At the sentencing on April 28, 1983, the trial court imposed sentence in the following language:

“All right. Considering all of the evidence adduced at the trial of this case, as well as the activities as reflected in the file concerning an indictment of the Grand Jury concerning a verdict of guilty of manslaughter, tried by a jury; considering further that in accordance with the presentence investigation that has come to the attention of the Court, that there was a prior felony conviction in this matter, therefore the Court could not suspend a sentence; and, of course, further considering the guidelines as imposed by Article 894.1 of the Code of Criminal Procedure, which the Court at this time will take into consideration in arriving at the following sentence:
“The Court arrives at the following sentence: that the accused, Linda Guerra, be entrusted to the custody of the Department of Corrections of the State of Louisiana to serve a term of eighteen (18) years at hard labor.
“The Court will give credit for time served.”
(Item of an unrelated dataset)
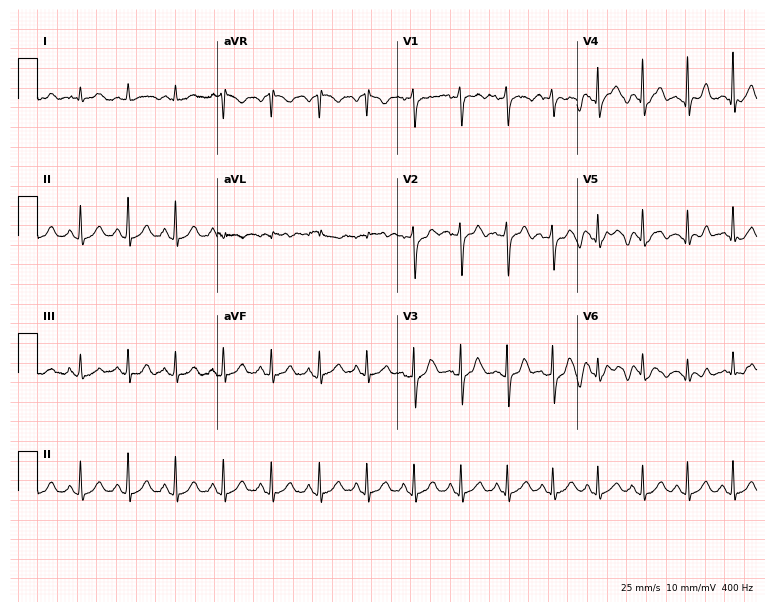
Resting 12-lead electrocardiogram. Patient: a 19-year-old male. The tracing shows sinus tachycardia (a sinus rate of 100 beats per minute or more).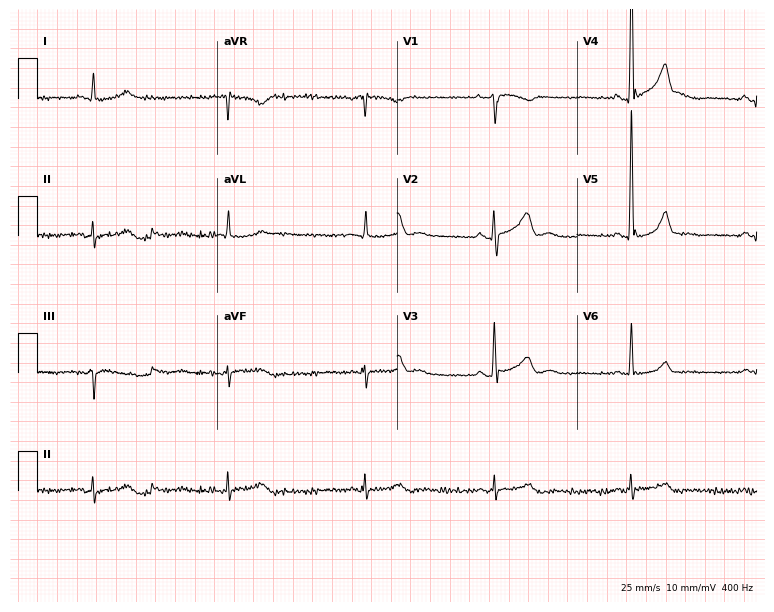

We are not concerned with the two year sentence imposed under R.S. 14:95.2. This was mandatory and not subject to judicial discretion. We are required to review only the 18 years imposed for manslaughter for its claimed excessiveness. Our duty requires us to take into account that this sentence was in the upper range near the maximum of 21 years permitted for that offense.

We have read and considered the evidence presented in the trial of the case. That evidence does not illumine the sentencing choice one way or the other. We cannot review the presentence report because it is not in the record. Even if the presentence report was in the record, it would probably be of little value to our review because the trial judge indicated he relied on it only to the extent that it bore evidence of a prior felony conviction.

The only specific factor which the trial court stated for the record he had taken into consideration was defendant’s prior felony conviction, as revealed by the pre-sentence report. The record itself conflicts with this statement. A Louisiana State Police report in the record indicates no prior convictions. Also, defendant took the stand and denied on direct examination any prior felony convictions, a denial which was unassailed by the State on cross-examination, and therefore presumably correct.

In State v. Knox, 425 So.2d 707, 708 (La.1982), the Louisiana Supreme Court had this to say about the sentencing requirements imposed by LSA-C.Cr.P. article 894.1:

“It is now settled that a trial judge’s sentencing reasons in compliance with La.C.Cr.P. Art. 894.1 provide an essential aid to this Court’s review of an exces-siveness claim under La. Const. Art. I Sec. 20. State v. Trahan, 412 So.2d 1294, 1297 (La.1982); State v. Spencer, 374 So.2d 1195 (La.1979); State v. Cox, 369 So.2d 118 (La.1979). The record left of sentencing should therefore indicate that the trial court considered not only the seriousness of the offense and the past record of the defendant, but also ‘defendant’s personal history (age, mental status, dependents, family ties, work record, mental, emotional and physical health) and his ... potential for rehabilitation.’ State v. Molinet, 393 So.2d 721, 722 (La.1981); see also, State v. Jones, 398 So.2d 1049 (La.1981); State v. Jackson, 360 So.2d 842 (La.1978). In addition, Art. 894.1(C) requires the trial court to state the factual basis for its sentencing conclusions. As set forth in State v. Williams, 397 So.2d 1287, 1291 (La.1981), this requirement ‘... in most cases is crucial to this Court when called upon to execute its constitutional function to review a sentence complained of as excessive.’ ”

In the instant case the record fails to reveal a compliance with article 894.1 *406sufficient for us to exercise our function of appellate review of this sentence for exces-siveness. We vacate the sentence imposed and remand for resentencing in accordance with the law.

CONVICTION AFFIRMED; SENTENCE VACATED AND CASE REMANDED.